Mme Mineo s’est dite d’accord avec la dimension d’apprentissage mise en relief par M. Mahajan. « Les normes nous permettent de mesurer la qualité du programme, de tirer les leçons de nos échecs et, ainsi, d’être en mesure de corriger ou de réorienter notre travail. »

L’actuelle crise des réfugiés et des migrants en Europe représente un autre type de défi pour l’application des normes humanitaires. « En Europe, le défi que nous devons relever », selon Mme Morel, « consiste à faire en sorte que les autorités gouvernementales considèrent la satisfaction de normes essentielles dans certains cas ».

« Nous avons observé des centres de transit en Europe et les avons comparés à nos normes HCR et avons conclu qu’ils n’y satisfont pas », a déclaré Mme Morel. Et d’ajouter : « Il n’y a pas d’abris à proprement parler ; il s’agit plutôt de sites d’accueil, de sites d’assemblée sans véritables installations d’hébergement ; et ces sites ne satisfont pas à nos normes, par exemple sur le plan de l’approvisionnement en eau, de l’hygiène et de l’assainissement. »

« Il s’est révélé assez difficile de pousser les autorités à assumer leurs responsabilités », a déclaré Mme Morel, reconnaissant la complexité de ce qui est une situation extrêmement politisée. « C’est difficile, parce que les gouvernements peuvent ne pas vouloir que les personnes restent plus de quelques heures. »
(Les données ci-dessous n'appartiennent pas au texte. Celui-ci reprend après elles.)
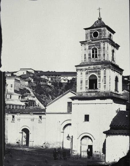 Iglesia de San Francisco de Valparaíso en 1864, fotografia colodion humedo de Rafael Castro y Ordoñez. Posteriormente, la torre fue demolida y reemplazada por otras edificaciones. El arquitecto Ricardo Larraín Bravo construyó una nueva torre central. Esta es la iglesia que estaba en el barrio Puerto, atrás de la Matriz. Precisamente en la Plazuela San Francisco, que hoy ocupa la Policía de Investigaciones.

Au vu de cette situation, les humanitaires ont un rôle de plaidoyer à jouer. « Nous devons apporter notre aide ; nous devons continuer à tenter de convaincre les autorités de faire valoir les normes essentielles. Nous ne pouvons pas permettre cela. L’Europe doit faire valoir des normes humanitaires essentielles que les personnes sont en droit d’attendre. »

Si l’on veut que les personnes touchées par des catastrophes ou des conflits soient au cœur même de l’action humanitaire, il est évidemment crucial que la redevabilité à leur égard soit assurée.

Selon Mme Orr, « les organisations sont beaucoup plus conscientes de la redevabilité à l’heure actuelle ». Par conséquent, elles « s’efforcent d’utiliser des outils leur permettant de se montrer plus redevables envers les populations auxquelles elles viennent en aide ou qu’elles protègent, mais aussi envers les autorités et les bailleurs de fonds locaux ».

Parmi ces outils, les organisations « élaborent des mécanismes leur permettant de recevoir un retour de la part des bénéficiaires ainsi que des mécanismes de plainte », a déclaré Mme Mineo.

Cependant, il « n’est pas toujours facile » de rectifier le tir en fonction du retour reçu, a reconnu Mme Mineo, même s’il est possible de le faire. « Cela dépend des capacités en place, des ressources disponibles et de votre aptitude à vous montrer souple et à vous adapter à un contexte en mutation constante. »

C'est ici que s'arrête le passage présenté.